PROCESS OPTIMIZATION OF AUTOCLAVE BONDED LIGHT-WEIGHT MATERIAL JOINTS

This dissertation research fills a gap in the existing open literature regarding the significance of autoclave cure process variables and their interactions on the static strength of lightweight material single lap joints under tensile-shear loading. Specifically, the research investigates the dependence between the degree of cure of the epoxy adhesive and the mechanical performance of the single lap joint boded with same epoxy adhesive. Lightweight material system includes polycarbonate, Aluminum 6061 and glass reinforced plastics (GFRP) extren 500. A commercially available polyurethane film adhesive PE399 was selected to bond Polycarbonate single lap joints (SLJ) while epoxy film adhesive AF163-2K was selected to bond aluminum and GFRP joints.
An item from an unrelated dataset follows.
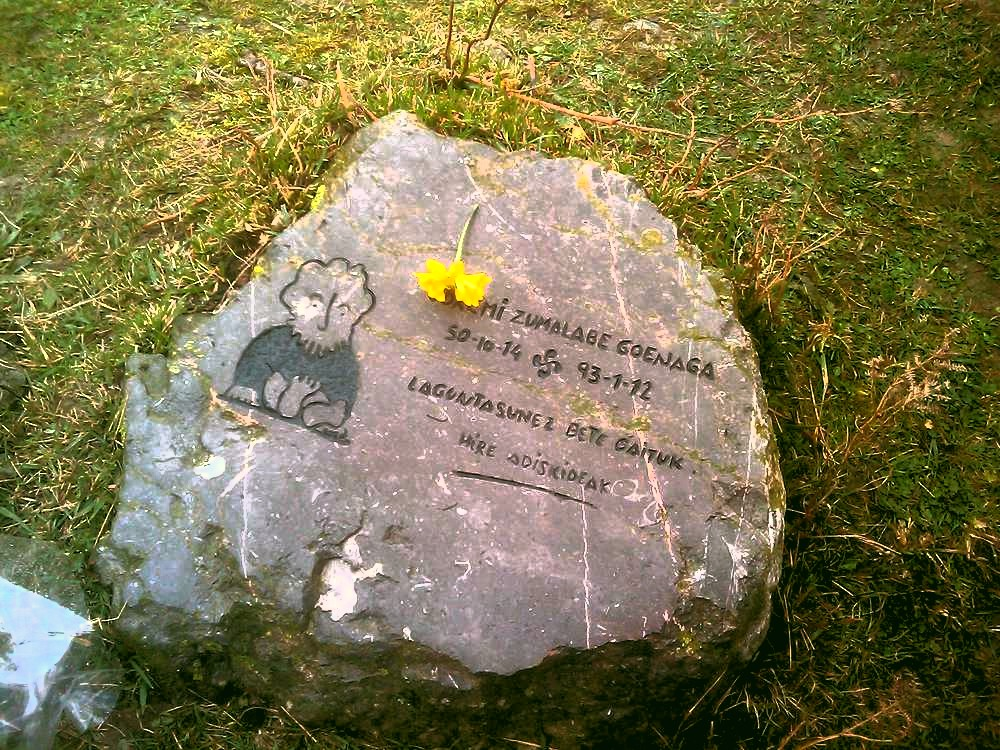 Joxemi Zumalaberen oroigarria, Larraitz (Gipuzkoa)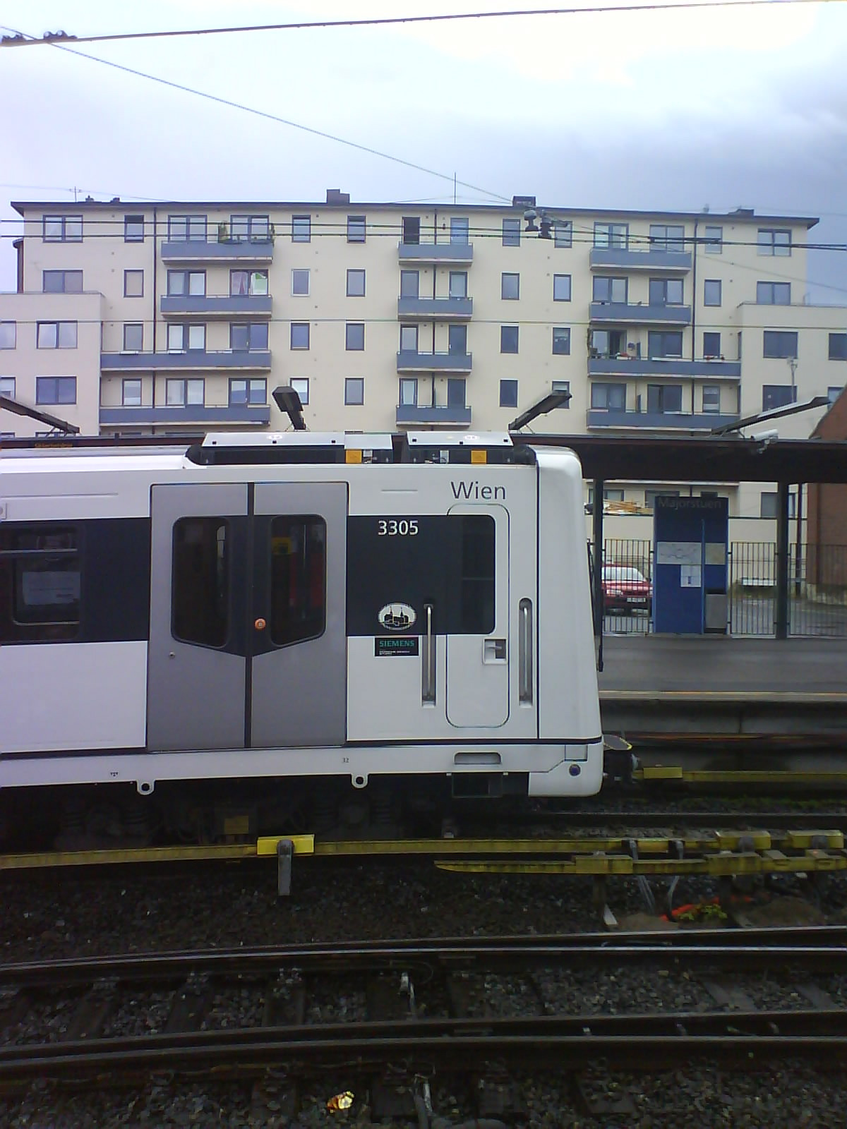 Majorstuen T-banestasjon med MX3000-togsettet «Wien»

Studied variables include cure temperature, cure pressure and their respective rates as well as the duration of cure time. Dynamic Mechanical Analysis (DMA) is used to quantify glass transition temperature of AF163-2K cured with different combinations of autoclave process variables. The relative significance of variables and variable combinations are investigated for their effect on the bond strength. Experimental test data shows interaction between autoclave variable cure temperature in combination with cure time, temp ramp rate and pressure ramp rate have significant effect on glass transition temperature, bond strength and failure mode. Changes in joint static load transfer capacity (LTC) was investigated after cyclic temperature profile fluctuates between 20° C and 85° C at a constant relative humidity (RH) level of 85 %.